With this work of Takagi the theory of abelian extensions --- "class field theory" --- seemed in some sense complete, yet there was still no general reciprocity law. It remained for Artin to crown the edifice with such a theorem. He conjectured in 1923 and proved in 1927 that there is a natural isomorphism $$ > C_K/N_{L|K}C_L\buildrel\sim\over\to\operatorname{Gal}(L|K) > $$ which is characterised by the fact that...

And a little later :

How did Artin guess his reciprocity law ? He was not looking for it, not trying to solve a Hilbert problem. Neither was he, as would seem so natural to us today, seeking a canonical isomorphism, to make Takagi's theory more functorial. He was led to the law by trying to show...

Read him.

2. Here is a toy example --- not unrelated to class field theory --- of how a bijection can be more natural than others. Let $p$ be a prime number and let $K$ be finite extension of $\mathbb{Q}_p$ containing a primitive $p$-th root of $1$. There are only finitely many degree-$p$ cyclic extensions $L|K$, and there are only finitely many vectorial lines in the $\mathbb{F}_p$-space $K^\times/K^{\times p}$. In fact the two sets have the same number of elements, but the only natural bijection is $$ L\mapsto\operatorname{Ker}(K^\times/K^{\times p}\to L^\times/L^{\times p}), $$ of which the reciprocal bijections can be written $D\mapsto K(\root p\of D)$.

It follows that the number of degree-$p$ cyclic extensions $L|K$ is the same as the number of hyperplanes in $K^\times/K^{\times p}$. But is there a natural bijection between these two sets ? You will agree that $L\mapsto N_{L|K}(L^\times)/K^{\times p}$ is as natural a bijection as there can be.

One last point : Given a hyperplane $H\subset K^\times/K^{\times p}$, how do you recover the degree-$p$ cyclic extension $L|K$ such that $H=N_{L|K}(L^\times)/K^{\times p}$ ? Answer : use the natural reciprocity isomorphism $K^\times/K^{\times p}\to\operatorname{Gal}(M|K)$, where $M|K$ is the maximal elementary abelian $p$-extension, to identify $H$ with a subgroup of $\operatorname{Gal}(M|K)$, and take $L=M^H$.

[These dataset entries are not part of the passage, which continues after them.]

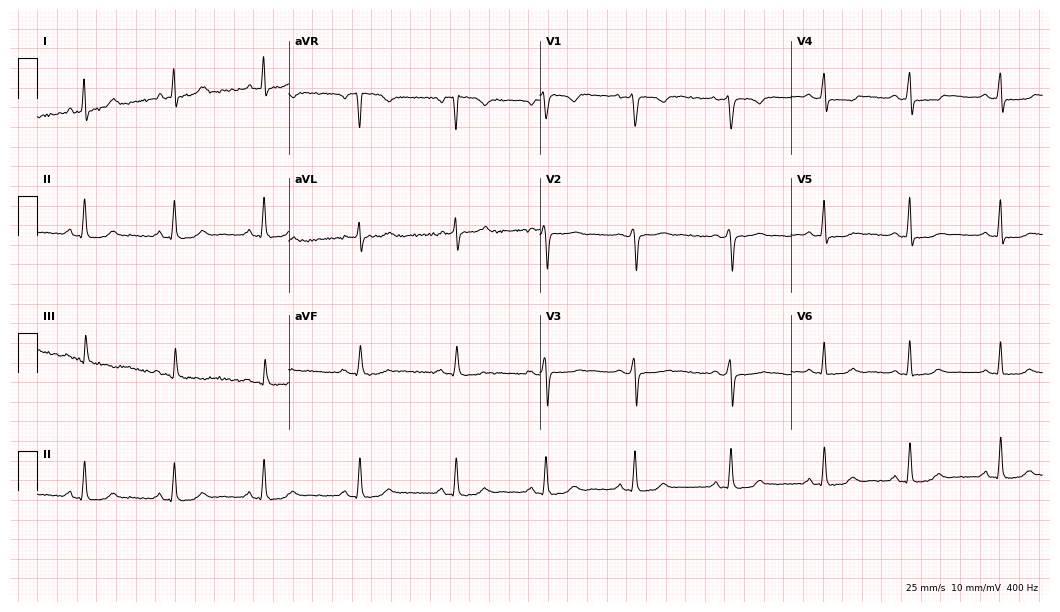
Standard 12-lead ECG recorded from a 42-year-old woman (10.2-second recording at 400 Hz). None of these six findings is recorded: first-degree AV block, right bundle branch block, left bundle branch block, sinus bradycardia, atrial fibrillation, sinus tachycardia. Other findings, if any, are not listed.
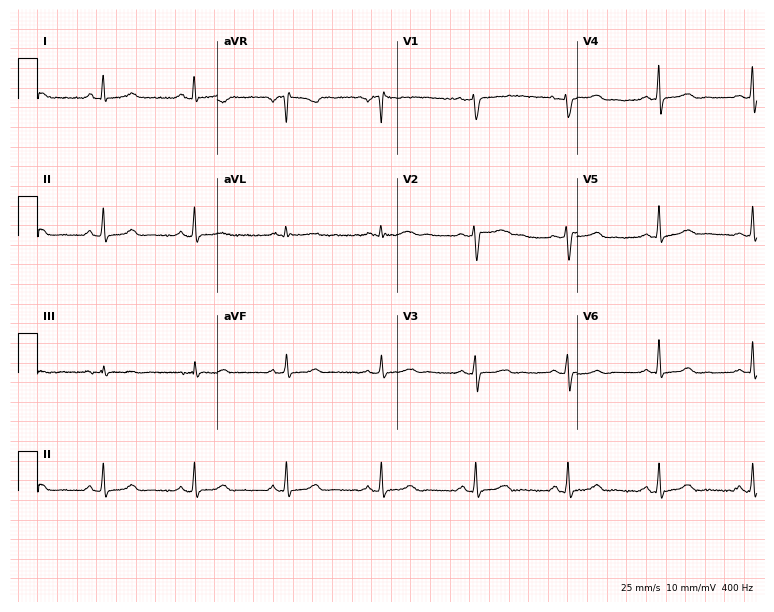
Electrocardiogram (7.3-second recording at 400 Hz), a female, 50 years old. Overall reading on record: normal ECG.
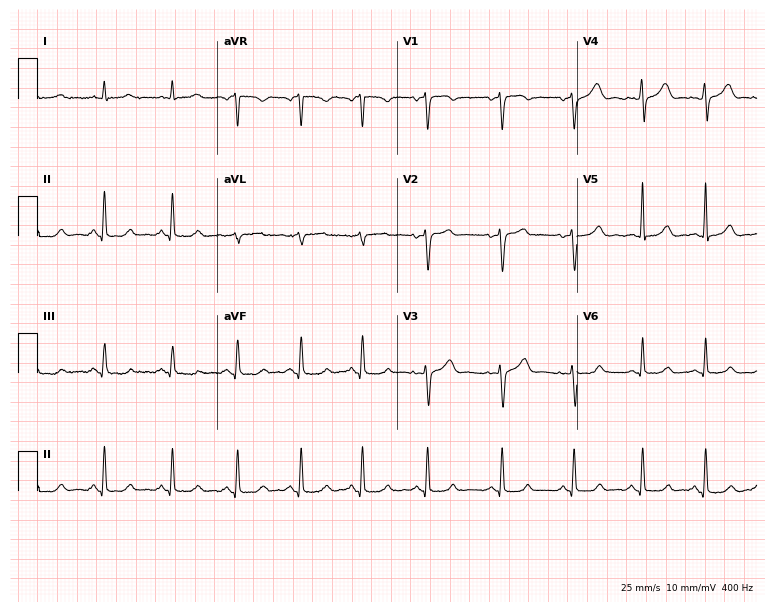
Standard 12-lead ECG recorded from a 50-year-old female patient. Read as a normal ECG.
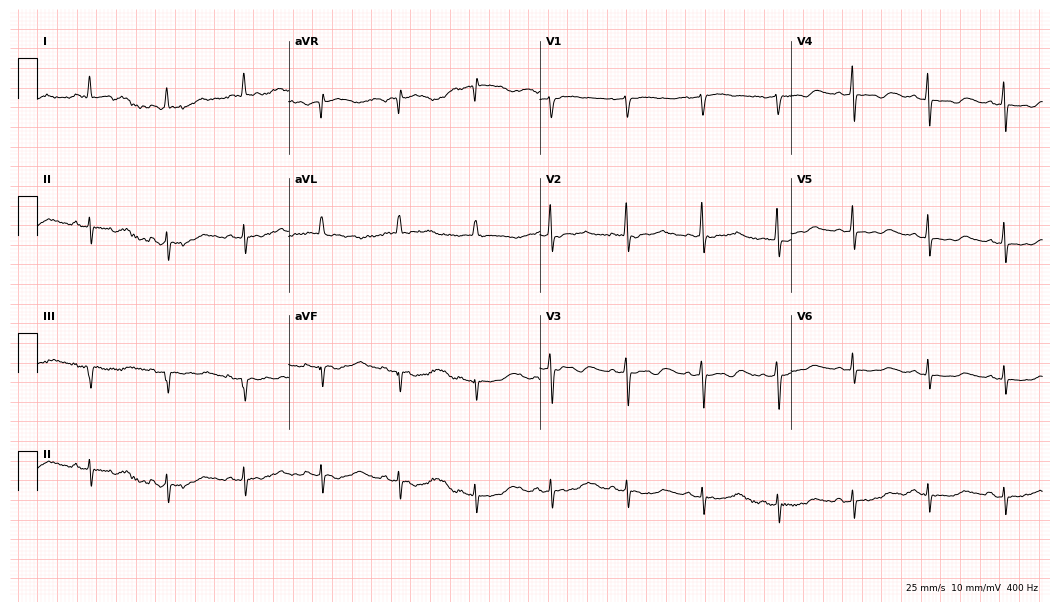
12-lead ECG from an 80-year-old female. Screened for six findings — first-degree AV block, right bundle branch block (RBBB), left bundle branch block (LBBB), sinus bradycardia, atrial fibrillation (AF), sinus tachycardia — none is recorded. Findings outside these six are not listed.

Addendum (2011/11/21) In Recountings (edited by Joel Segel, A K Peters Ltd, Natick, Mass.), Arthur Mattuck recounts a conversation with Emil Artin about his reciprocity law:

I will tell you a story about the Reciprocity Law. After my thesis, I had the idea to define $L$-series for non-abelian extensions. But for them to agree with the $L$-series for abelian extensions, a certain isomorphism had to be true. I could show it implied all the standard reciprocity laws. So I called it the General Reciprocity Law and tried to prove it but couldn't, even after many tries. Then I showed it to the other number theorists, but they all laughed at it, and I remember Hasse in particular telling me it couldn't possibly be true.

Still, I kept at it, but nothing I tried worked. Not a week went by --- for three years ! --- that I did not try to prove the Reciprocity Law. It was discouraging, and meanwhile I turned to other things. Then one afternoon I had nothing special to do, so I said, `Well, I try to prove the Reciprocity Law again.' So I went out and sat down in the garden. You see, from the very beginning I had the idea to use the cyclotomic fields, but they never worked, and now I suddenly saw that all this time I had been using them in the wrong way --- and in half an hour I had it.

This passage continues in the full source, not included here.